The Utah Supreme Court’s unanimous July 11 opinion, however, said otherwise, placing limits on the legislature’s powers when it comes to government-reform initiatives. The ruling sent shockwaves across Utah, with anti-gerrymandering advocates celebrating while Utah’s Republican legislative leaders seethed, fearing it would dramatically weaken their constitutional authority over all ballot initiatives and effectively turn them into “super laws” immune from legislative changes.
That’s not necessarily what the Utah Supreme Court ruling said, though it does leave an open question over how other ballot initiatives could be litigated. While the ruling makes clear the Legislature’s power to amend government-reform initiatives has limits, the ruling also explicitly states “this does not mean that the Legislature cannot amend a government-reform initiative at all.” The ruling states lawmakers’ changes could legally stand if they “at least do not impair the reform,” and more substantial changes could withstand a constitutional challenge if lawmakers show they were “narrowly tailored to advance a compelling government interest.”

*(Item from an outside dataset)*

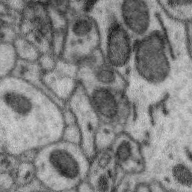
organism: Zebra finch
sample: Brain

On top of arguing Amendment D’s language is “misleading and false,” plaintiffs also claim the Legislature violated the constitution because it did not publish it in at least one newspaper in every county of the state where a newspaper is published for two months before the election, which the constitution explicitly requires.
State attorneys pointed to extensive news coverage of the August special session and the ballot language that was made public Sept. 4 as meeting that requirement, including a nearly page-long citation of local headlines.
“Plaintiffs cannot seriously maintain that a proposed amendment is ‘void’ unless the Legislature insists that it be reprinted for two continuous months in hard-copy newspapers that no longer exist,” state attorneys wrote. “Nor can plaintiffs seriously maintain that the proposed amendment is a state secret when it has been widely published in newspapers and online since the August special session.”
State attorneys also argued against the claim that Amendment D’s ballot language violates the constitution by being “false and misleading.” While plaintiffs contend the ballot summary incorrectly characterizes Amendment D as one that would “strengthen” Utah’s ballot initiative process, state attorneys argue it would “strengthen” it by banning foreign interference as well as “‘strengthen’ how the initiative process had long been understood.”
“Most fundamentally, plaintiffs’ quibbling with the ballot summary ignores that voters have full and unfettered access to the full amendment text now, in the forthcoming 2024 Voter Information Pamphlet, and posted at voting precincts,” state attorneys wrote.
That voter pamphlet, however, would not be printed or circulated along with ballots as it has been in the past, state officials told Gibson in Wednesday’s court hearing. Gaber argued that some Utahns, “particularly elderly Utahns,” may not know how to find that voter pamphlet online
“I don’t think it takes a lot of evidence to know that this entire move online in violation to the Constitution is not to the benefit of all Utahns,” Gaber said.